TESTs (WMS: devel18)

List Match

  • without data: Yes / Done
  • with data: Yes / Done

Submission/GetOutput

  • Normal jobs through
    • ICE work: Yes / Done
    • JC work: Yes / Done

  • Dag jobs through:
    • JC work: Yes / Done
      • tested with the following
        [
        Type = "dag";
        VirtualOrganisation = "dteam";
        Max_nodes_running = 10;
        InputSandbox = "test.sh";
        FuzzyRank = true;
        Nodes = [
        nodeA = [
        file= "test_dag.jdl";
        ];
        nodeB = [
        file= "test_dag.jdl";
        ];
        nodeC = [
        file= "test_dag.jdl";
        ];
        nodeD = [
        file= "test_dag.jdl";
        ];
        nodeE = [
        file= "test_dag.jdl";
        ];
        nodeF= [
        file= "test_dag.jdl";
        ];
        ];
        Dependencies = {
        {{nodeA, nodeB}, nodeC},{nodeD,nodeE.nodeF}
        }
        ]

  • Collection jobs through:
    • ICE work: Yes / Done
    • JC work: Yes / Done

  • Parametric jobs through:
    • ICE work: Yes / Done
    • JC work: Yes / Done
      • tested with the following
         [
          JobType = "parametric";
          Executable = "/usr/bin/env";
          Environment = {"MYPATH_PARAM_=$PATH:/bin:/usr/bin:$HOME"};
          StdOutput = "echo_PARAM_.out";
          StdError = "echo_PARAM_.err";
          OutputSandbox = {"echo_PARAM_.out","echo_PARAM_.err"};
          Parameters =  5;
                usertags = [ jdl = "parametric" ];
         ]

  • Bulk jobs sent both through ICE and JC and RetryCount = 0; :
    • Submit a bulk of 3 jobs -> success 100% Yes / Done
    • Submit a bulk of 50 jobs -> success 99.99% Yes / Done
    • Submit a bulk of 100 jobs -> success 99.99% Yes / Done
    • Submit a bulk of 500 jobs -> success 99.99% Yes / Done
    • Submit a bulk of 1000 jobs -> success 99.99% Yes / Done

  • Perusal jobs through:
    • JC work: Yes / Done
    • ICE work: Yes / Done

  • MPICH jobs: Yes / Done

Cancel

  • Normal jobs
    • ICE: Yes / Done
    • JC: Yes / Done
  • Dag: Yes / Done
  • Collection: Yes / Done
  • Node of a collection: Yes / Done

Others

  • BrokerInfo
    • ICE creation Yes / Done
    • JC creation: Yes / Done
    • Verify all the glite-brokerinfo functions with the generated file Yes / Done

  • Resubmission
    • Shallow: Yes / Done
    • Deep: Yes / Done

  • Job Recovery
    • Tested with a few collections re-starting the wm while some node jobs are still in a 'submitted or 'waiting' status Yes / Done

  • Prologue and Epilogue jobs
    • ICE: Yes / Done
    • JC: Yes / Done



Check bugs:

  • BUG #53106: Inefficient ICE's database access HOPEFULLY FIXED
    • Changes inside the code.

  • BUG #53223: Proxy renewal of ICE should be enhanced FIXED
    • Submit a job to ICE (e.g. requirements = regexp("8443/cream", other.GlueCEUniqueID);) with a short proxy (at least 1 hour)
    • Look at the ICE log waiting for the next "Delegation(s) check" (i.e.
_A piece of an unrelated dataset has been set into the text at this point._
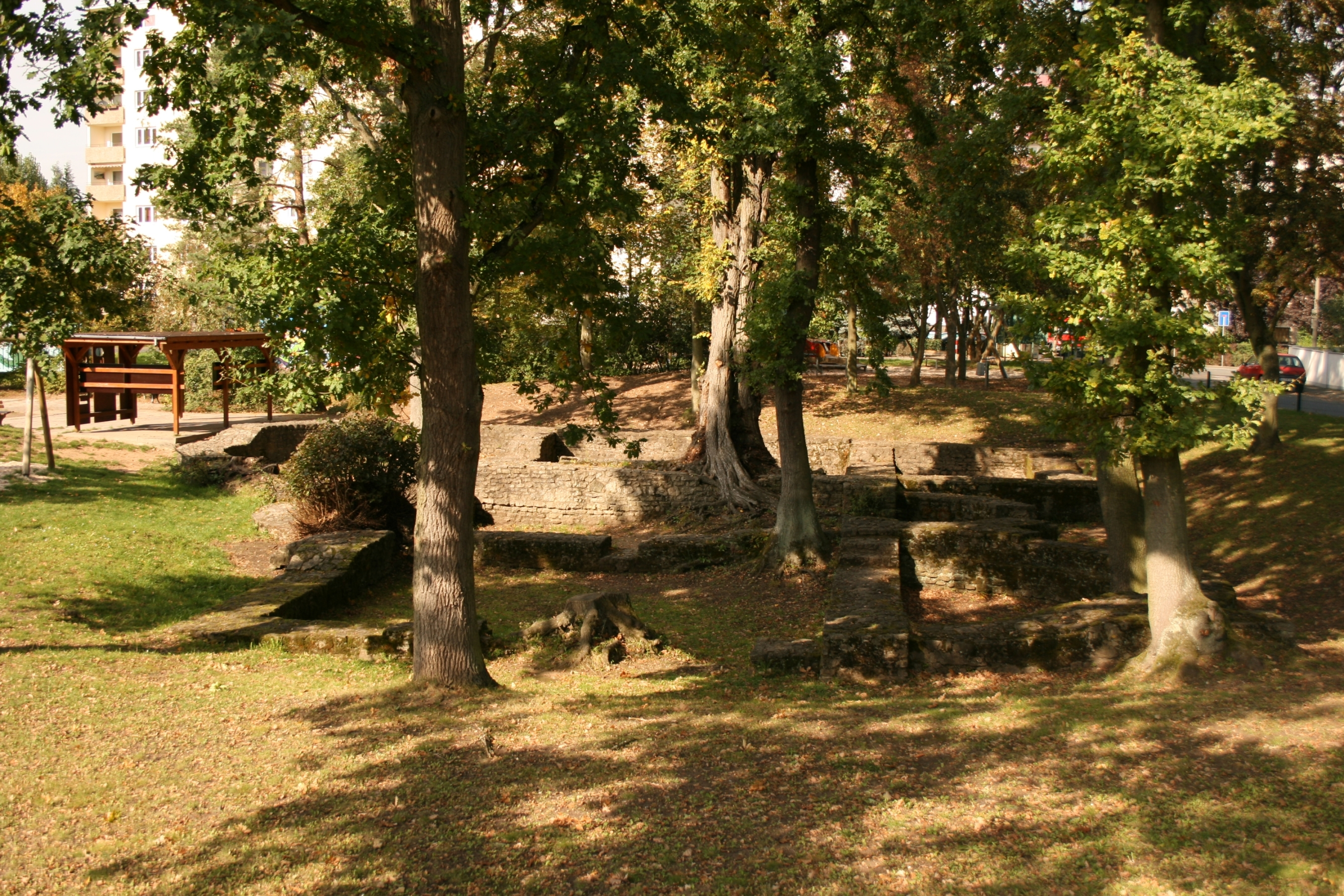 Roemisches Kastellbad Erlensee-Rückingen, Hessen, Blick von S, links im Bild Informationspavillon.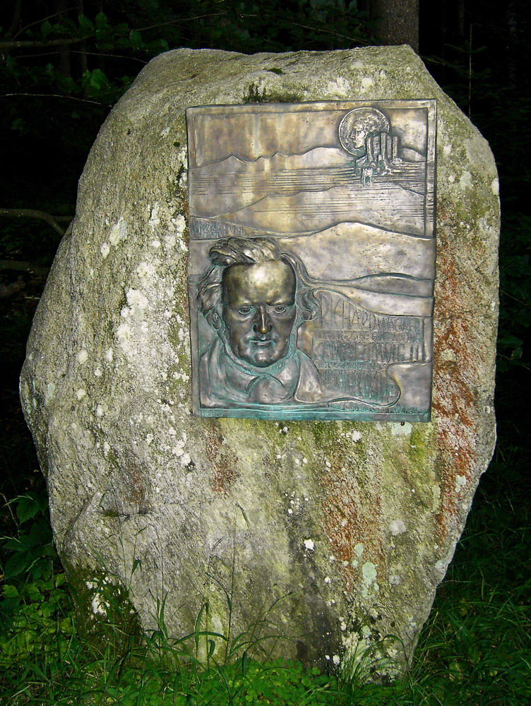 Richard-Wagner-Denkmal am Walchenseesüdufer beim Forsthaus Altlach

DEBUG - iceCommandDelegationRenewal::renewAllDelegations() - There are [3] Delegation(s) to check...), if it is time to renew the delegation you should find in the log file a sentence like this one:
      2009-10-06 10:38:20,141 WARN - iceCommandProxyRenewal::renewAllDelegations() - The better proxy [/var/glite/ice/persist_dir/6FD2EF1252D6668B438CACCD47D7A9827
      7751464.betterproxy] is expiring NOT AFTER the current delegation [12548182532E416358devel182Ecnaf2Einfn2Eit]. Skipping ... 

  • BUG #53502: Using sqlite database transaction instead of "old" ICE's mutex. HOPEFULLY FIXED
    • Changes inside the code.

  • BUG #53714: WMS PURGER SHOULD NOT directly FORCE PURGE OF jobs when its DN is not authorized on LB server FIXED
    • Remove the DN of the WMS host machine from the /opt/glite/etc/LB_SUPERUSER file on the LB server machine
    • restart LB server on the LB host machine (by /opt/glite/etc/init.d/glite-lb-bkserverd restart)
    • submit a job and wait for it to be in status DONE
    • run the wms-purge cron by hand without specifying the -t (# of secs) option
    • check that the SandBox for the previously submitted job is not removed by the cron job and the wms purge log should print a message like the following:
      05 Oct, 13:16:11 -E: [Error] query_job_status(purger.cpp:127): https://devel15.cnaf.infn.it:9000/7QnNitYk3bT8BNHw-grosQ: edg_wll_JobStat [1] Operation not permitted(matching jobs found but authorization failed)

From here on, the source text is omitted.